◆ PROBLEM DETAILS ◆
Copy all the entries below exactly, but not the pictures.

Saved entries
<<<<

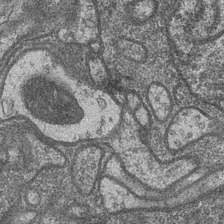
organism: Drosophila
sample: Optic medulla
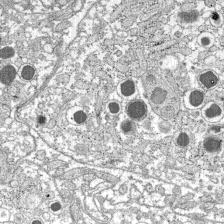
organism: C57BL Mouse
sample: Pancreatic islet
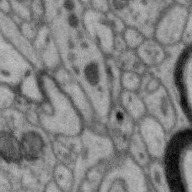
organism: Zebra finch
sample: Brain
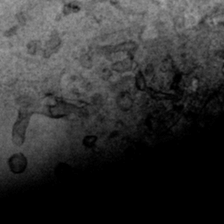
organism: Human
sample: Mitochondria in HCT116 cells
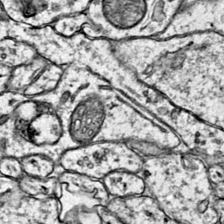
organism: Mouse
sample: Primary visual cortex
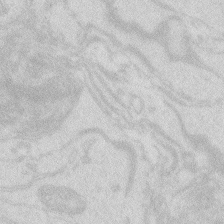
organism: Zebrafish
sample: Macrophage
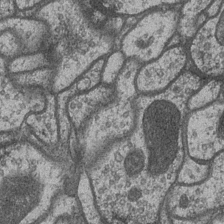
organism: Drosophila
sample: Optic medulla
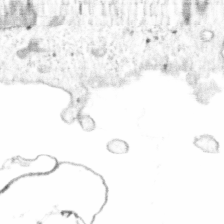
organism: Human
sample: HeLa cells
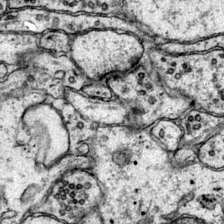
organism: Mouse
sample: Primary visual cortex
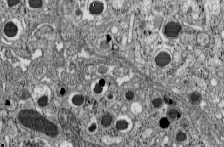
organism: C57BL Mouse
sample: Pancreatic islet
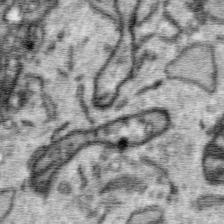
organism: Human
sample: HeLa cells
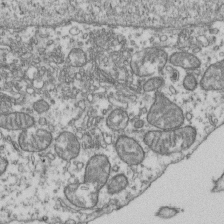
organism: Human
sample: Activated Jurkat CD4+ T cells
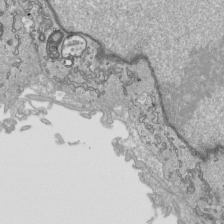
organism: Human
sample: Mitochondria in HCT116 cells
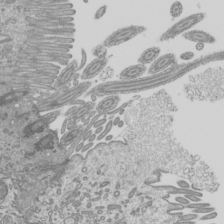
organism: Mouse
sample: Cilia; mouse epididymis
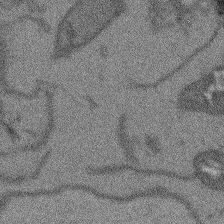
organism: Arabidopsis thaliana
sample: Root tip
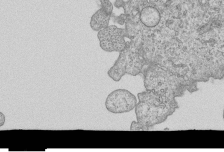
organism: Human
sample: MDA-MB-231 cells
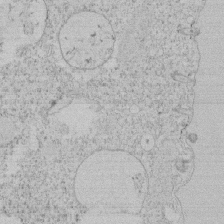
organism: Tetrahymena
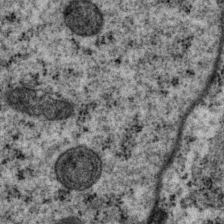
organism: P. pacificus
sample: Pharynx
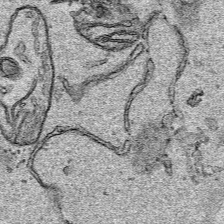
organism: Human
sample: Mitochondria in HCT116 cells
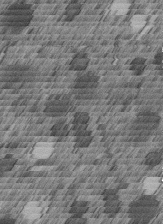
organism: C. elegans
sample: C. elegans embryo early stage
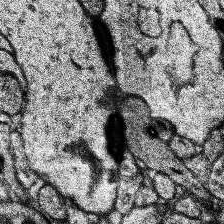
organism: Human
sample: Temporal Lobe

>>>>

◆ RESULT OF THIS EXERCISE ◆
organism: Drosophila
sample: Optic medulla
organism: C57BL Mouse
sample: Pancreatic islet
organism: Zebra finch
sample: Brain
organism: Human
sample: Mitochondria in HCT116 cells
organism: Mouse
sample: Primary visual cortex
organism: Zebrafish
sample: Macrophage
organism: Drosophila
sample: Optic medulla
organism: Human
sample: HeLa cells
organism: Mouse
sample: Primary visual cortex
organism: C57BL Mouse
sample: Pancreatic islet
organism: Human
sample: HeLa cells
organism: Human
sample: Activated Jurkat CD4+ T cells
organism: Human
sample: Mitochondria in HCT116 cells
organism: Mouse
sample: Cilia; mouse epididymis
organism: Arabidopsis thaliana
sample: Root tip
organism: Human
sample: MDA-MB-231 cells
organism: Tetrahymena
organism: P. pacificus
sample: Pharynx
organism: Human
sample: Mitochondria in HCT116 cells
organism: C. elegans
sample: C. elegans embryo early stage
organism: Human
sample: Temporal Lobe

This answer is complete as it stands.